Recommendation: This is part of a moderately niche genre, but an excellent example of it
Where to read: In the middle of an Australian summer
Read with: A large selection of Polish cured meats
In brief: There is absolutely no chance you will ever find me on a 8000m peak. The chances of me binge-reading a good mountaineering book, however, are very high, and this is one of the classics of the genre.

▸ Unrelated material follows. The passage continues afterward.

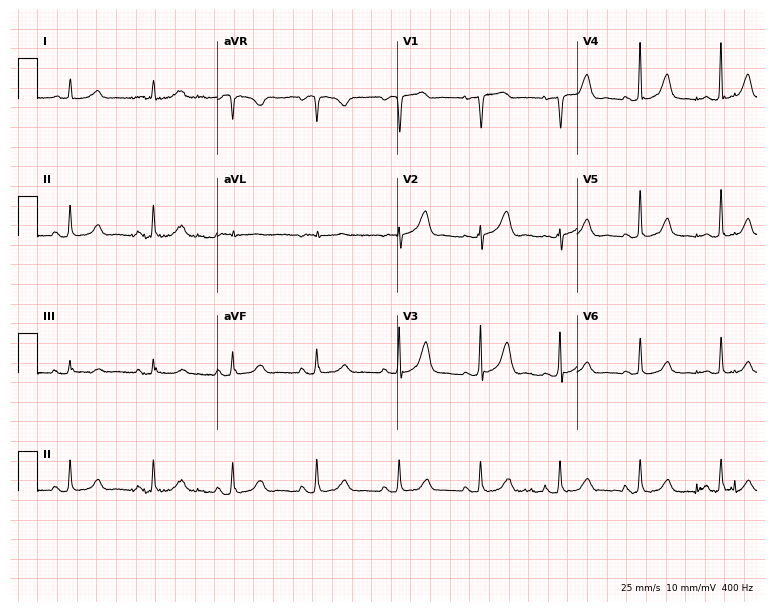
Electrocardiogram (7.3-second recording at 400 Hz), a 78-year-old female. Of the six screened findings (first-degree AV block, right bundle branch block (RBBB), left bundle branch block (LBBB), sinus bradycardia, atrial fibrillation (AF), sinus tachycardia), none is recorded.
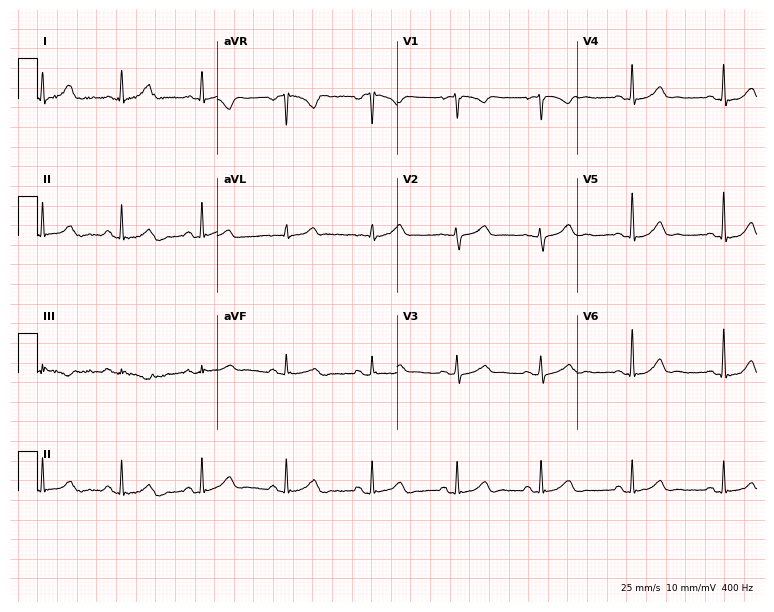
Electrocardiogram (7.3-second recording at 400 Hz), a 30-year-old woman. Overall reading on record: normal ECG.

I do not precisely remember when I first became fascinated by mountaineering literature but the (perhaps unlikely) catalyst was a piece in Men’s Journal about the 2008 disaster on K2. The full piece is well worth reading, although it should be noted that some of the factual assertions have been challenged over time. In summary, however, 11 climbers were killed and more were seriously injured over just two days in a series of falls, accidents and avalanches on the upper slopes of K2. The death toll, and the nightmarish scenarios in which they occurred, underscored both K2’s reputation as a challenge for even very serious mountaineers and its shockingly high mortality rate.
Published in 1987, Curran’s narrative covers older and even deadlier terrain, skating through some of the early and often fatal attempts on K2 and focusing on the catastrophic 1986 season to which Curran was witness. That year, a bevy of international expeditions, one of which included Curran, converged on the mountain. The veritable NATO summit included Italian, Basque, French, British, Polish, German, Swiss, Austrian and American climbers, with a ‘vast army’ of Koreans thrown in for good measure. Some of the expeditions were also accompanied by Pakistani High Altitude Porters (HAPs), who play a similar role as Sherpas in the Himalayas.
Over the course of the summer, 13 climbers would be killed in a litany of a small tragedies accelerating towards a devastating climax in the early days of August. First were two Americans, Alan Pennington and John Smolich, killed by a freak avalanche between Camps 1 and 2 towards the end of June. Three days later, French couple Maurice and Lilliane Barrard vanished on the descent following an harrowing overnight bivouac near the summit with four other climbers who barely made it down themselves. In early July, Polish climber Tadeusz Piotrowski lost both crampons and fell to his death, again on the descent. Six days later, Renato Casarotto, a legendary solo climber, turned around near the summit but fell into a crevasse within sight of Base Camp where his wife was waiting – he was pulled out by fellow climbers but died shortly after. Around 4 August, Polish climber Wojciech Wroz abseiled off the end of a fixed rope on the upper slopes on his descent (probably) and Mohammed Ali, the Sirdar (leader) of the HAPs with the South Korean team, was killed below Camp 1 by a stone fall. Then, between 6 and 10 August, five climbers died as a storm battered K2’s slopes. Julie Tullis, the first British woman to climb K2, died at Camp 4 (probably of high-altitude pulmonary oedema) while Al Rouse, the leader of the British expedition and the main trail breaker during their summit push, became incapacitated and was left in his tent at Camp 4. After days at Camp 4, the survivors tried to descend during a break in the storm but Austrians Alfred Imitzer and Hannes Wieser and Mrufka Wolf, the first Polish woman to summit, never made it back.
If this sounds like a rather depressing roll call you would be correct. Curran does his level best to highlight some of the titular triumph but it rings hollow in the face of such unrelenting carnage. He also tries to explain the motivations of those who chose to stay despite the mounting death toll and what must have been the growing suspicion that the year was cursed. I am sure his explanations are unnecessary for some and sufficient for others but to me it is entirely anathema. This is not a critique of him – no writer has ever explained it to my complete rational or emotional satisfaction, nor can I comprehend justifying the risk and consequent anguish to loved ones. That said, there are parts of the narrative I find astounding but which Curran either skates over or finds unremarkable, particularly the frankly unconscionable fact that, by August, Al Rouse’ partner was eight months pregnant with their first child.
A better counterbalance to the misery is Curran’s prose; he writes beautifully, with a delightfully sly sense of humour, abundance of sarcasm and charming self-deprecation, particularly when recounting his disastrous attempts to ski. His portraits of some of the individual climbers are also affecting, if often a tad brutal (one is described as having political views ‘far to the right of Ghengis Khan’, another ‘Kurt by name and curt by nature’). I will acknowledge, for good order, that some will not find his style quite as entertaining – I thought it was deeply amusing, but there is a mild dose of good ol’ English snobbery which could be grating for some readers.
Books about mountaineering disasters are a strange, but often bestselling, genre and this is probably one of the better ones. As with Jon Krakauer’s Into Thin Air, it is probably wise to treat it with some scepticism however it is undoubtedly an absorbingly written account of the kind of predicament most of us, gods willing, will never encounter.